Chapter 10: Stryker Attacks
Late that night Buffy came instantly, totally awake, one part of her mind automatically cataloging everything around her while her active consciousness came up to speed.
She was in her dorm room at Xavier's. It was night. The lights were out, except for right around the two girls, and they were no longer alone. Two men, one looming over her, the other over Rogue. Both wearing combat gear, full commando rig with night-vision goggles and laser sights on their weapons. The laser was what she'd reacted to.
Both men were bringing their pistols up to shoot.
Silently Buffy kicked up at speeds the man over her didn't suspect and hit him hard sending him flying back. She grabbed him before he was out of her reach throwing him into the other man. She grabbed Rogue and ran out of the room.
"Buffy talk to me," Rogue said.
"You know, I haven't learned to control it like that." Buffy said, in the months since she had first arrived she had only managed to reduce how frequent her cognitive visions came. But when she was stressed they came more readily than she would have preferred.
"It's ok Buffy," said Rogue as they slid into the secret passage as she brushed her friend's hair comfortingly. She was still amazed she could actually touch Buffy without her imprinting.
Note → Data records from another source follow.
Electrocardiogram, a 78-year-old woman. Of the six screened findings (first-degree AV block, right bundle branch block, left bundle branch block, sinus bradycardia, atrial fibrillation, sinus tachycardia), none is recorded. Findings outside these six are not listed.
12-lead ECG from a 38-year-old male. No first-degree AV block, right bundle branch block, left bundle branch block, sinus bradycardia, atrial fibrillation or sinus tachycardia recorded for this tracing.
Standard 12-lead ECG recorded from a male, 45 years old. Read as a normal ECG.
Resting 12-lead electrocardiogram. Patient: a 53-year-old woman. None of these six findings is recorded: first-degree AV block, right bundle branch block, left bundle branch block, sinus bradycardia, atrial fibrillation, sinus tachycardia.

The assault force, knew they'd lost the element of surprise. No more time for subtlety. Time to shift into overdrive and apply brute force, to take down the kids before they could muster sufficient wits to resist.
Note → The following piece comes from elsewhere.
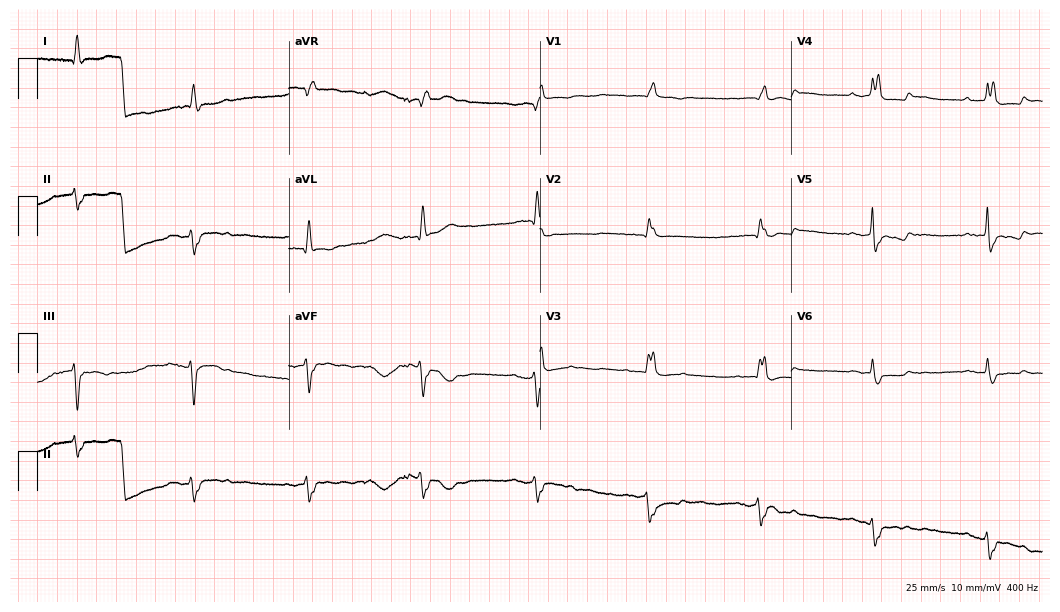
Standard 12-lead ECG recorded from an 83-year-old male patient (10.2-second recording at 400 Hz). None of these six findings is recorded: first-degree AV block, right bundle branch block, left bundle branch block, sinus bradycardia, atrial fibrillation, sinus tachycardia. Findings outside these six are not listed.
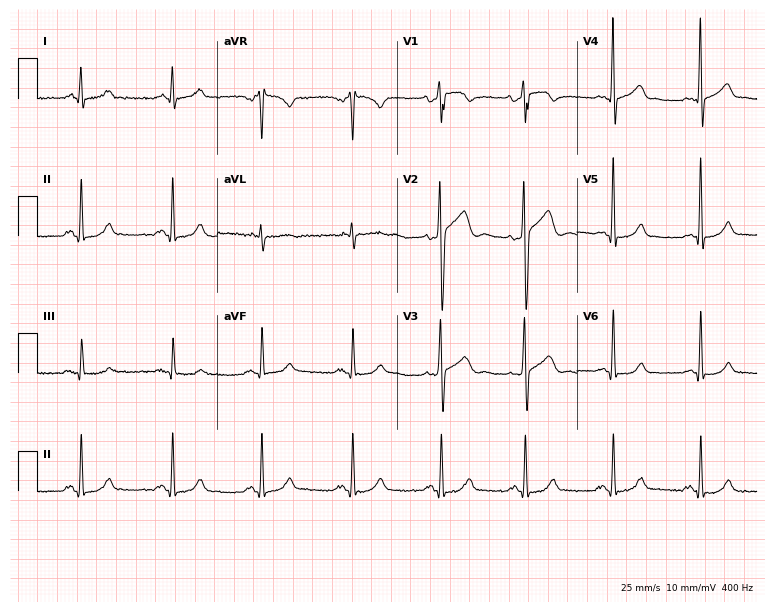
ECG (7.3-second recording at 400 Hz) — a 41-year-old male patient. Screened for six findings — first-degree AV block, right bundle branch block (RBBB), left bundle branch block (LBBB), sinus bradycardia, atrial fibrillation (AF), sinus tachycardia — none is recorded.

When Buffy and Rogue knew the hall was clear they came out of the secret passage and started a search for other students to get them out. They had found three girls almost immediately. One of the girls was terrified, of course, huddled in a heap, face gleaming with silent tears in the random splashes of brilliance thrown by the circling helicopters and their damn spot lamps. Rogue found herself wishing, fervently, for some powers more appropriate to the name she'd chosen for herself, Rogue—something akin to Scott's eye beams, or Jean's telekinesis, or Ororo's command of the weather, or even Buffy's Slayer abilities. Even though she knew she was probably a Slayer, she couldn't touch the kids or even the soldiers for fear of them imprinting.
"Come on, honey," Buffy said, in her best baby-sitter voice, projecting a strength and calm she didn't have as she gathered the girl to her breast, taking care to always keep a layer of clothes between her own skin and the girl's.
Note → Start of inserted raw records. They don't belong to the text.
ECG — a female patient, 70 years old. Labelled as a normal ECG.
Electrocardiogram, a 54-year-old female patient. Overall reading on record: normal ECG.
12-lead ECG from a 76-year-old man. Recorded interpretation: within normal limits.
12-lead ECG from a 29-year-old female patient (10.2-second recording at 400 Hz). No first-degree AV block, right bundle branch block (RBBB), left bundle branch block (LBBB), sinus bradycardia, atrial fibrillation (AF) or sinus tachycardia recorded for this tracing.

Rogue and Buffy were glad now that one of the first things they had done together was memorize the network of hidden passages that honeycombed both the mansion itself and the grounds. At the time they were just staying in character; after all, a girl has to know how to slip away unnoticed for a night of private fun, even if she never found the opportunity to try. Now that work was paying off with interest, the passages enabling them to elude pursuit and scoot their share of students to safety.
"In you go, girls," Buffy told them, "just like Storm taught us, okay?"
The girl in Buffy's arms was clinging like a limpet, whimpering now along with her tears. Buffy was her lifeline, and she couldn't bear to be parted. Rogue looked to Buffy, they didn't have time for this. They were too close to one of the upper floor's big bay windows. The longer they stayed, the greater the chance of being spotted when one of the helicopters did a flyby and trained it's million-candlepower lamp into the house.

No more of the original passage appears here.